■ Data for this task ■
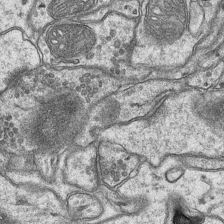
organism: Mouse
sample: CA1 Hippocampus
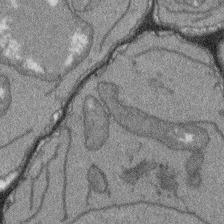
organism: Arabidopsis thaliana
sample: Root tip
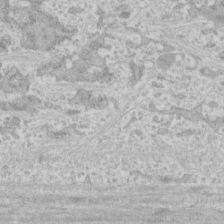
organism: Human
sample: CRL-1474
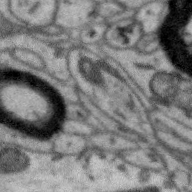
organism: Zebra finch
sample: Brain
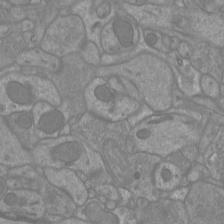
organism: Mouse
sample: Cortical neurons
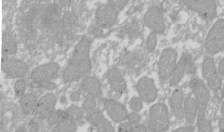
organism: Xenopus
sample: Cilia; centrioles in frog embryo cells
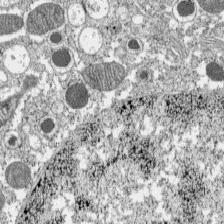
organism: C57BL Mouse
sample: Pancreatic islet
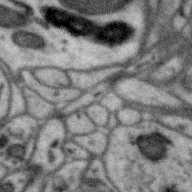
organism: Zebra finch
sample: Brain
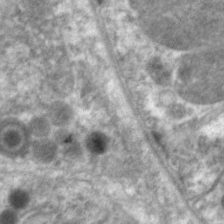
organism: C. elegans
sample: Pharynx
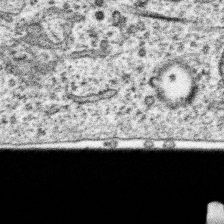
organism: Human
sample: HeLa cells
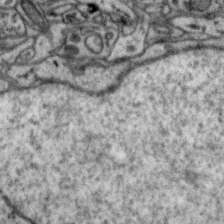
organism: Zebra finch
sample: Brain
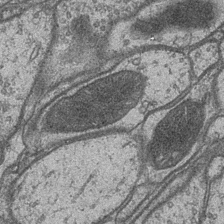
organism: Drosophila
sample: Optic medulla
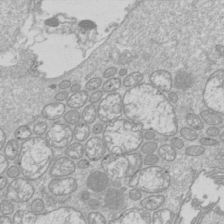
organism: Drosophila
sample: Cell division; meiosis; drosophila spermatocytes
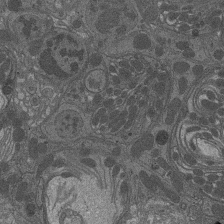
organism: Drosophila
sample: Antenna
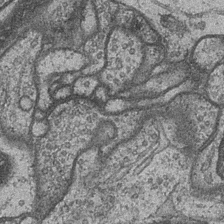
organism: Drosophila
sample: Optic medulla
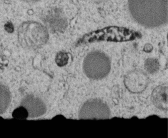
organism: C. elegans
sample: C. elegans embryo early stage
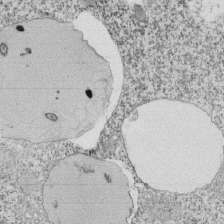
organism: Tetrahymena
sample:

---

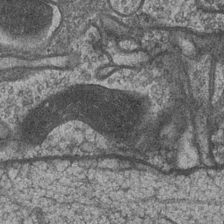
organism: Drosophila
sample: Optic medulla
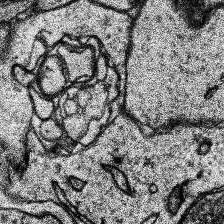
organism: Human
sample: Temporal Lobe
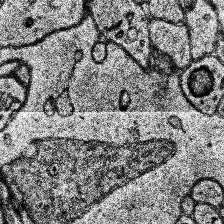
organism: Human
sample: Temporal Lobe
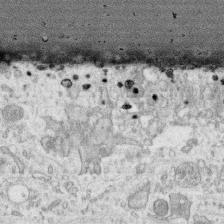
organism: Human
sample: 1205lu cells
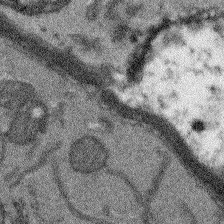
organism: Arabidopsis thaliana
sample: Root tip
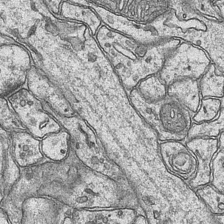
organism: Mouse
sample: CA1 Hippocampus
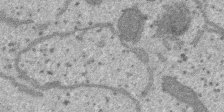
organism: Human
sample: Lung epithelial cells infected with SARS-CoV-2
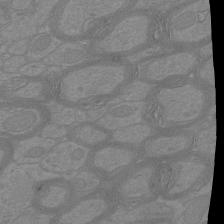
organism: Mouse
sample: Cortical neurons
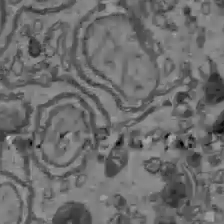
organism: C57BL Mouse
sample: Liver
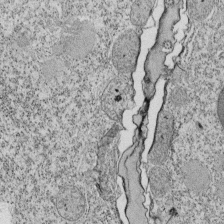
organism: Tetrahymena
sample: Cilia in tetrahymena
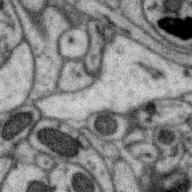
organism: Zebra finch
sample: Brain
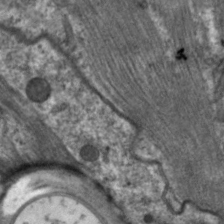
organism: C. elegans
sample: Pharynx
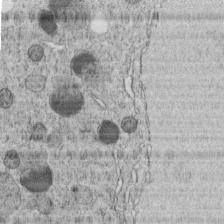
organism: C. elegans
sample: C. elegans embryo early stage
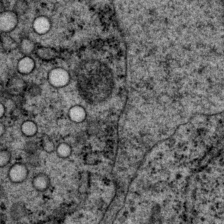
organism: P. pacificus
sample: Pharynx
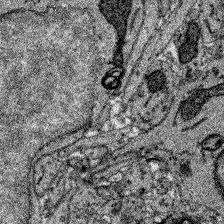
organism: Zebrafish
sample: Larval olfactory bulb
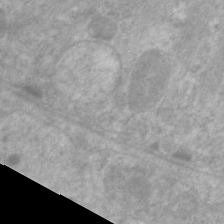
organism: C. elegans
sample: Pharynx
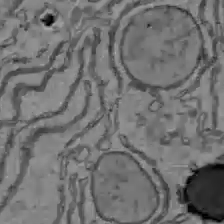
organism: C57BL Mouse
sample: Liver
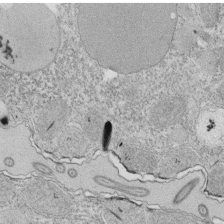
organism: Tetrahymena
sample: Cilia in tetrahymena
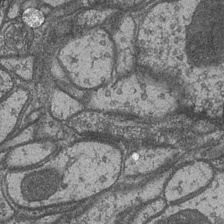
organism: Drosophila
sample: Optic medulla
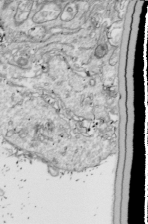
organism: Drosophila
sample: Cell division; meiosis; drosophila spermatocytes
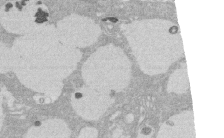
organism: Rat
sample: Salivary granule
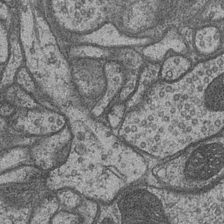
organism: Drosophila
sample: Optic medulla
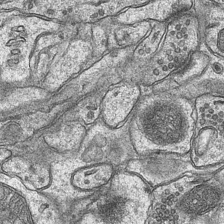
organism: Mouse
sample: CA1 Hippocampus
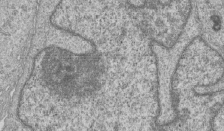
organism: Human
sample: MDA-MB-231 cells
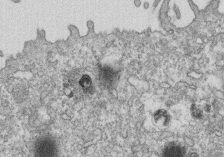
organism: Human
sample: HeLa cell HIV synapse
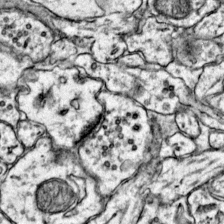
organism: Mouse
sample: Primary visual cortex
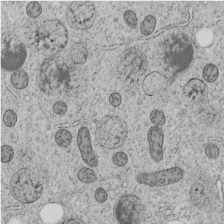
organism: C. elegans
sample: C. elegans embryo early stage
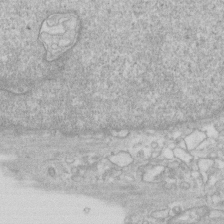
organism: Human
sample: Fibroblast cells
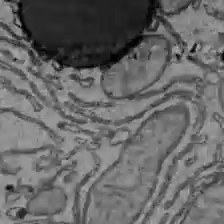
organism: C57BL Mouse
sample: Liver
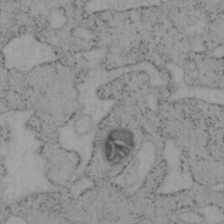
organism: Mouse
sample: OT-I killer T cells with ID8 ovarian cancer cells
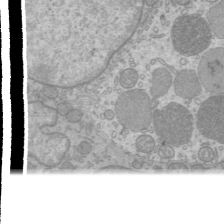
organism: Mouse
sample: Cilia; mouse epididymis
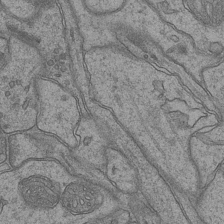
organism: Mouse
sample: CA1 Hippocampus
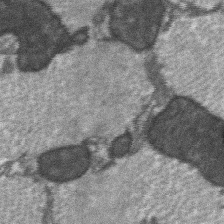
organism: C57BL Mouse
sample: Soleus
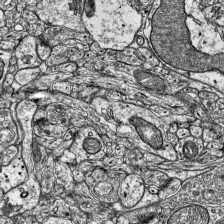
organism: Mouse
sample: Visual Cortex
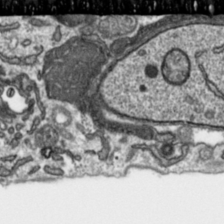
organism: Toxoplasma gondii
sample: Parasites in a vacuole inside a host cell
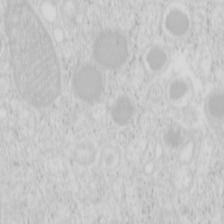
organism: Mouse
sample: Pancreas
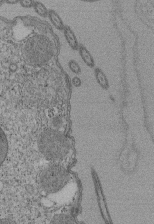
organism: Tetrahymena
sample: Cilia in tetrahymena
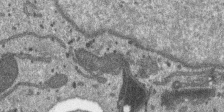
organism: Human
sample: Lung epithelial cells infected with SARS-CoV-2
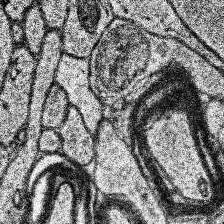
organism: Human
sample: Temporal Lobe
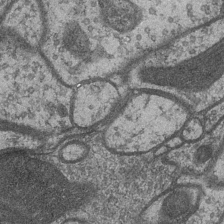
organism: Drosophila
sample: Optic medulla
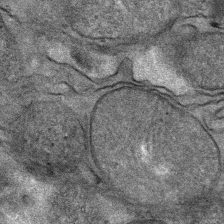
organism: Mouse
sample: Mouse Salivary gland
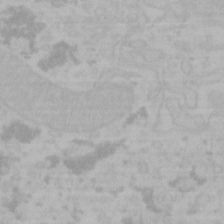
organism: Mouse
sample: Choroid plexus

--

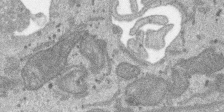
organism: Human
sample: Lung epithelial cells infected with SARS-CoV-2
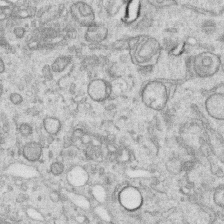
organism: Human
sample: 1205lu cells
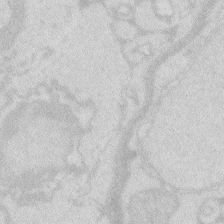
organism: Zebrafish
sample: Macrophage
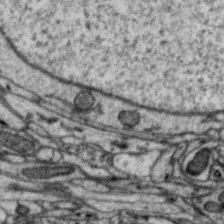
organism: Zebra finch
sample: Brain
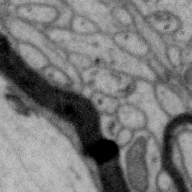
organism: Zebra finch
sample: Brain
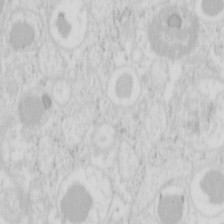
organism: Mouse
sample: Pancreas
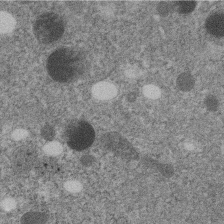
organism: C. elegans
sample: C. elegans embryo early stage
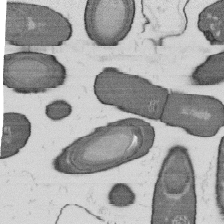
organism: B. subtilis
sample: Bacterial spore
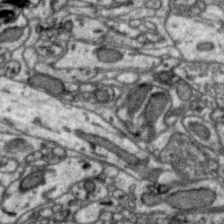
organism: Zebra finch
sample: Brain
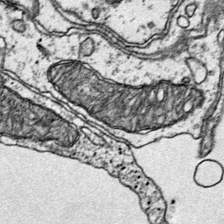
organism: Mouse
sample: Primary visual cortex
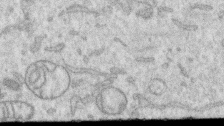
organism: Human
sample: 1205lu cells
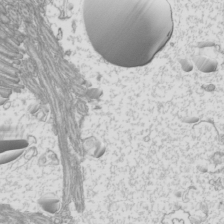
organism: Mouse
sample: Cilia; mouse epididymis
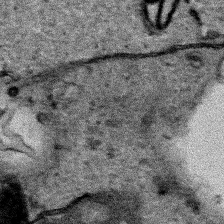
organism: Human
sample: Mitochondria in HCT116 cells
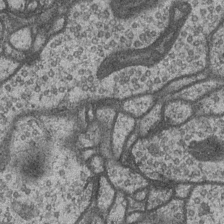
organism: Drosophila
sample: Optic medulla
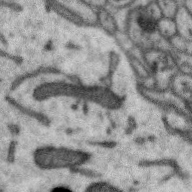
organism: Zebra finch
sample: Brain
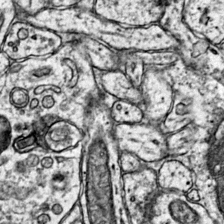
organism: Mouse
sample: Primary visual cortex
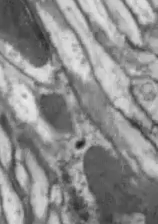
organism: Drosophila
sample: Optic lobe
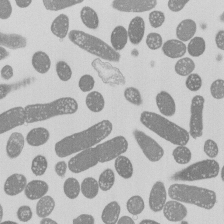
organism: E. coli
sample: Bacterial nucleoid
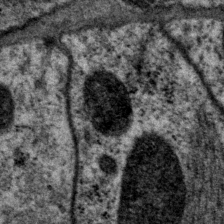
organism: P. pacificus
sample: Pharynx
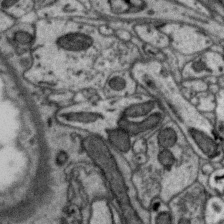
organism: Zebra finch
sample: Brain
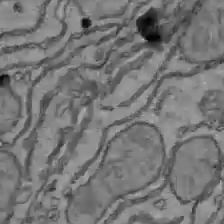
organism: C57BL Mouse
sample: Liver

■ Task instructions ■
In the entries above, find the line containing "sample: Salivary granule" and the line containing "sample: Choroid plexus", then copy both and every line between them exactly, without any picture.

■ Answer to this exercise ■
sample: Salivary granule
organism: Drosophila
sample: Optic medulla
organism: Mouse
sample: CA1 Hippocampus
organism: Human
sample: MDA-MB-231 cells
organism: Human
sample: HeLa cell HIV synapse
organism: Mouse
sample: Primary visual cortex
organism: C. elegans
sample: C. elegans embryo early stage
organism: Human
sample: Fibroblast cells
organism: C57BL Mouse
sample: Liver
organism: Mouse
sample: OT-I killer T cells with ID8 ovarian cancer cells
organism: Mouse
sample: Cilia; mouse epididymis
organism: Mouse
sample: CA1 Hippocampus
organism: C57BL Mouse
sample: Soleus
organism: Mouse
sample: Visual Cortex
organism: Toxoplasma gondii
sample: Parasites in a vacuole inside a host cell
organism: Mouse
sample: Pancreas
organism: Tetrahymena
sample: Cilia in tetrahymena
organism: Human
sample: Lung epithelial cells infected with SARS-CoV-2
organism: Human
sample: Temporal Lobe
organism: Drosophila
sample: Optic medulla
organism: Mouse
sample: Mouse Salivary gland
organism: Mouse
sample: Choroid plexus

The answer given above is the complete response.